Before we start talking about how our serverless environment is setup, and what we do (and don’t) have access to, let’s quickly get on the same page about and define what we mean by “Serverless”.
I recently had a useful discussion on Twitter, about the different terms that come up in the Serverless world, and which ones are preferred so I’ll make sure throughout this article to be quite precise about the Serverless terms I use!
Useful clarification on terms surrounding Serverless 🙌🏼
Thanks @NMoutschen ! https://t.co/ZHol17kWtj
— Lou 👨💻🏋️♂️🎸🚴🏻♂️🏍 (@loujaybee) January 5, 2021
Today, we’re talking specifically about: “serverless functions”.
Serverless functions are what most people mean when they use the word “serverless”. The term “serverless” is confusing, as it means any service (not just compute i.e functions) where you don’t worry about the underlying server. For example, databases can be serverless, DynamoDB is a good example.
But, let’s try not to get too far down the rabbit hole of the semantics of the word serverless! Today we’re talking about serverless functions. Simple. Except, what is a serverless function? And what defines a serverless function?
Serverless functions are a computing execution model, which allows a cloud platform user to run application code, elastically, on-demand, without giving consideration to factors such as: scaling, or server provisioning (i.e how many servers you need to run at any given time).
An important note for our to discussion today about serverless environments, is that—rather counter-intuitively—in serverless there is of course, a server! It’s just that you, the serverless functions user, don’t have access to it.

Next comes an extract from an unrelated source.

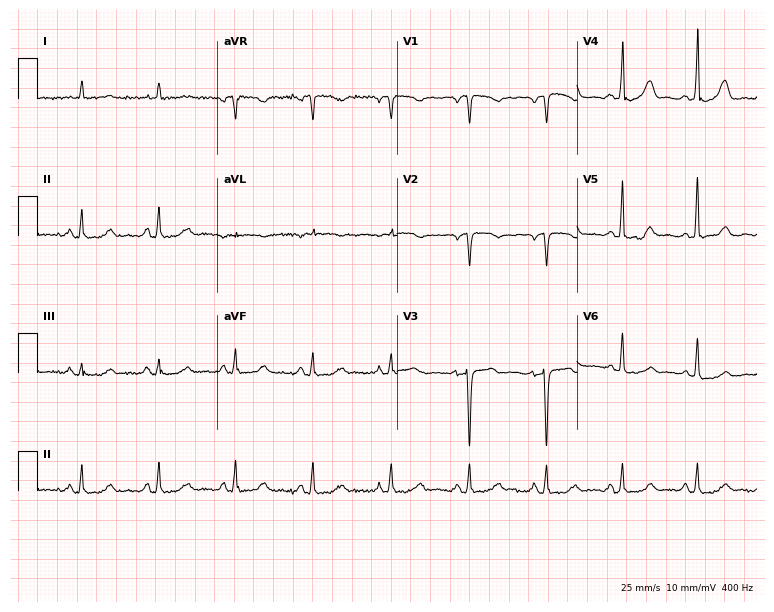
12-lead ECG from a 73-year-old woman. Screened for six findings — first-degree AV block, right bundle branch block, left bundle branch block, sinus bradycardia, atrial fibrillation, sinus tachycardia — none is recorded. Findings outside these six are not listed.

Serverless functions are best defined by it’s characteristics: you (the user) doesn’t worry about the server, your code scales relative to the demand automatically, and you don’t pay for any unused or idle resources.
Hopefully we’re now on the same page about “serverless”, so let’s turn our attention to today’s main topic: environments. Let’s start our conversation by looking at precisely the dividing line between what you’re responsible for, and your cloud provider is responsible for.

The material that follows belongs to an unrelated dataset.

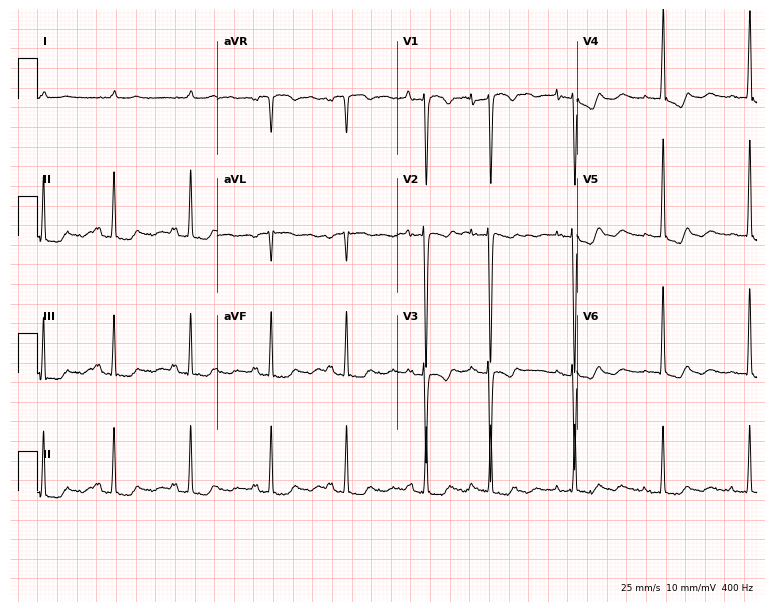
12-lead ECG from a female patient, 78 years old (7.3-second recording at 400 Hz). No first-degree AV block, right bundle branch block, left bundle branch block, sinus bradycardia, atrial fibrillation or sinus tachycardia recorded for this tracing. Other findings, if any, are not listed.

With Serverless: What’s Your Responsibility Vs The Cloud Providers?
In just a moment, I’ll walk you through what things you can and can’t access in a serverless environment. But let’s just take things a step back, and review a concept that’s important to our discussion: the shared responsibility model.
In cloud computing, because the physical server lives on a datacenter which is in the hands of the cloud provider, there need to be some “ground rules” about what the cloud provider is responsible for, and what you’re responsible for. A shared model is important for many reasons, especially legal ones!
The TL;DR is: Your cloud provider manages the physical servers, storage, cooling, physical security. In some cases the cloud provider worries about running correct versions of software on managed services. But, you as a user will manage things like your data, and the versions of software you run on non-managed services, etc.
The shared responsibility model is quite a big topic, so if you’re interested to get into the details, you can check out all the details over on the AWS shared responsibility model page.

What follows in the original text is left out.